Как подрастать стала, – пехло в руки да с другими девками-бабами на разборку песков выгонять стали. И вот, понимаешь, открылся у этой Васенки большой талан на камни. Чаще всех выхватывала, и камешок самый ловкий, вовсе дорогой.

Девчонка без сноровки: найдет и сразу начальству отдает. Те, понятно, рады стараться: который камешок в банку, который себе в карман, а то и за щеку. Недаром говорится: что большой начальник в кармане унесет, то маленькому подальше прятать надо. А Васенку все похваливают, как сговорились. Прозвище ей придумали – Счастливый Глазок. Какой начальник подойдет, тот первым делом и спрашивает:

– Ну, как, Счастливый Глазок? Обыскала что?

Подаст Васенка находку, а начальник и затакает, как гусь на отлете:

– Так-так, так-так. Старайся, девушка, старайся!

Васенка, значит, и старается, да ей это и самой любопытно.

Раз обыскала камешок в палец ростом, так все начальство сбежалось. Украсть даже никому нельзя стало, поневоле в казенный банк запечатали. Потом уж, сказывают, из царской казны этот камешок в котору-то заграницу ушел. Ну, не о том разговор...

От Васенкиной удачи другим девкам-бабам не сладко. От начальства прижимка.

– Почему у ней много, а у вас один пустяк да и того мало? Видно, глядите плохо.

Бабешки, чем бы добром подучить Васенку, давай ее клевать. Вовсе житья девчонке не стало. Тут еще пес выискался – главный щегарь. Польстился, видно, на Васенкино счастье, да и объявил:

– Женюсь на этой девчонке.

Даром что сам давно зубы съел, и ближе пяти шагов к нему не подходи: пропастиной разит, – из нутра протух, а тоже гнусит:

– Я те, девонька, благородьем сделаю. Понимай это и все камешки мне одному сдавай!
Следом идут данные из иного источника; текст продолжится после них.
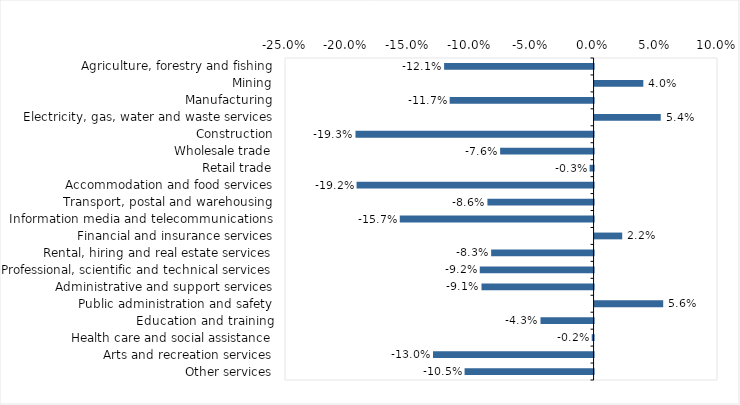
| Category | This week |
|---|---|
| Agriculture, forestry and fishing | -0.121 |
| Mining | 0.04 |
| Manufacturing | -0.117 |
| Electricity, gas, water and waste services | 0.054 |
| Construction | -0.193 |
| Wholesale trade | -0.076 |
| Retail trade | -0.003 |
| Accommodation and food services | -0.192 |
| Transport, postal and warehousing | -0.086 |
| Information media and telecommunications | -0.157 |
| Financial and insurance services | 0.022 |
| Rental, hiring and real estate services | -0.083 |
| Professional, scientific and technical services | -0.092 |
| Administrative and support services | -0.091 |
| Public administration and safety | 0.056 |
| Education and training | -0.043 |
| Health care and social assistance | -0.002 |
| Arts and recreation services | -0.13 |
| Other services | -0.104 |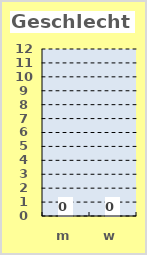
| Category | Series 0 |
|---|---|
| m | 0 |
| w | 0 |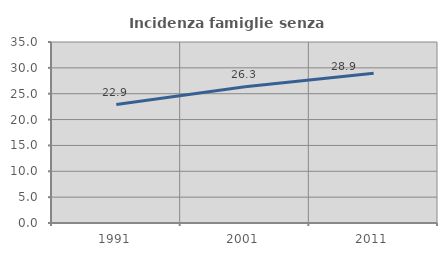
| Category | Incidenza famiglie senza nuclei |
|---|---|
| 1991.0 | 22.907 |
| 2001.0 | 26.349 |
| 2011.0 | 28.937 |

Другим не показывай вовсе.

Васенка хоть высоконькая на ногах была, а еще далеко до невест не дотянула. Подлеток еще, годов может тринадцати, много четырнадцати. Да разве на это поглядят, коли начальство велит. Сколь хочешь годов попы по книгам накинут. Ну, Васенка, значит, и испужалась. Руки-ноги задрожат, как увидит этого протухлого жениха. Поскорее подает ему, какие камешки нашла, а он бормочет:

– Старайся, Васена, старайся! Зимой-то на мягкой перине спать будешь.

Как отойдет, бабенки и давай Васенку шпынять, на смех поднимут, а она и без того на части бы разорвалась, кабы можно было. После барабана к матери в казарму забежит – того хуже. Мать-то, конечно, жалела девчушку, всяко ее выгораживала, да велика ли сила у казарменной стряпухи, коли щегарь ей начальник и всякий день может бабу под прутья доставить.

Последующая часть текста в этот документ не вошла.